Furthermore, the longer the delay in TB diagnosis and treatment, the higher the risk of more severe lung tissue damage and of the transmission of the mycobacterium to other close contacts. A cross-sectional study was conducted among newly diagnosed pulmonary TB patients in India to assess pulmonary TB’s patients’ health-seeking behaviours (Jebamalar, Senthilkumar & Ramola, 2018). The researchers reported that the reasons for delays in seeking care were the hope of self-resolution, financial constraints, fear of the diagnosis, incompatible timings and poor health-care accessibility. The time duration of having TB symptoms has been considered a crucial variable in calculating TB risk scores (Graham, 2011; Pinto et al., 2013; Hanifa et al., 2017; Jebamalar, Senthilkumar & Ramola, 2018). A significant score was given to those with a longer duration of TB symptoms, particularly when they had two or more weeks history of TB symptoms when they presented themselves.
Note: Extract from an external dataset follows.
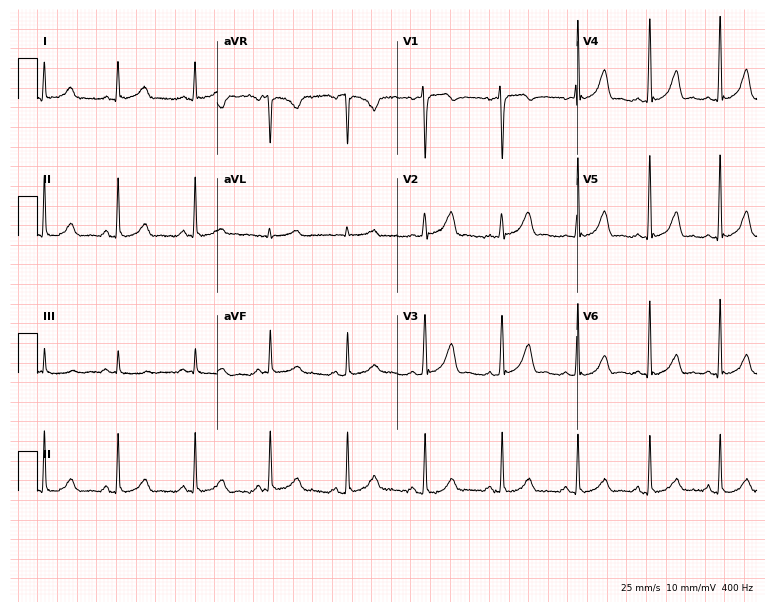
Resting 12-lead electrocardiogram (7.3-second recording at 400 Hz). Patient: a 31-year-old female. Read as a normal ECG.
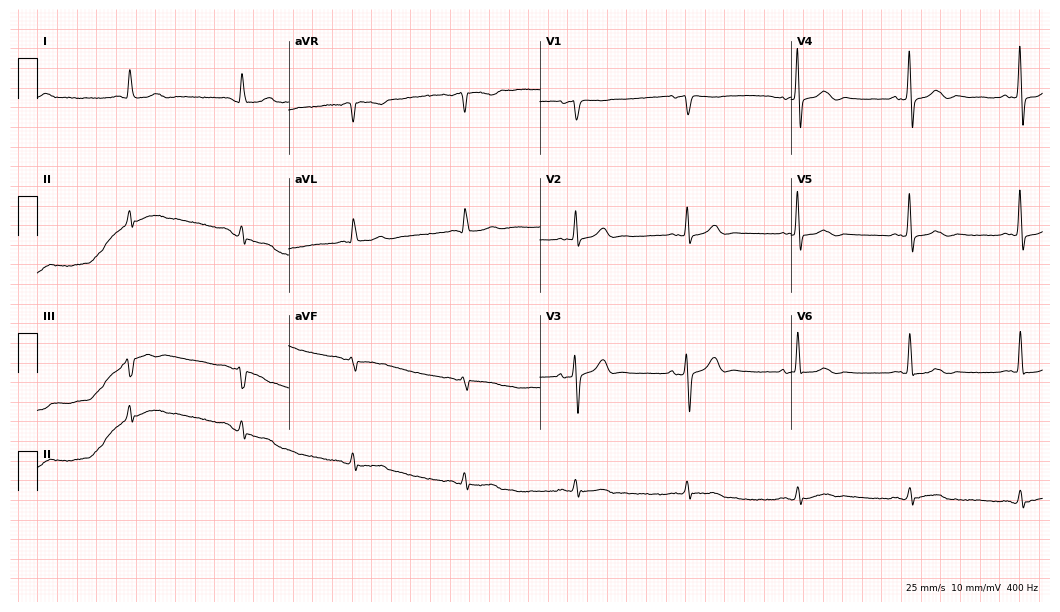
Resting 12-lead electrocardiogram. Patient: a man, 84 years old. Read as a normal ECG.

A small sample size was one of the limitations of this study, because it limits the findings regarding the association of other variables with TB disease and results in a wide 95% CI for the adjusted odds ratio. In addition, this study was conducted in the years 2020 and 2021, during which the COVID-19 pandemic significantly affected the data collection process. Within this period, people’s movements were limited, and the number of patients who attended health clinics in Bachok, Kelantan was remarkably reduced, with many patients choosing not to attend the health clinic if they had minor illnesses, due to the fear of being infected with COVID-19.
Conclusion
This study demonstrated that significant predictors for TB disease among smokers were being categorised as an ex-smoker, losing weight, having night sweats and a longer duration of TB symptoms. Delineating these TB predictors in smokers will guide health authorities to design better and more comprehensive plans for a national TB control programme by formulating criteria for TB screening in the smoker population. A specific protocol for TB screening of smokers could be implemented in Quit Smoking Clinics and could be expanded to all outpatient departments (OPD) of primary care facilities. Consequently, early TB diagnosis and treatment in groups at risk and TB transmission prevention in the wider community would be achieved.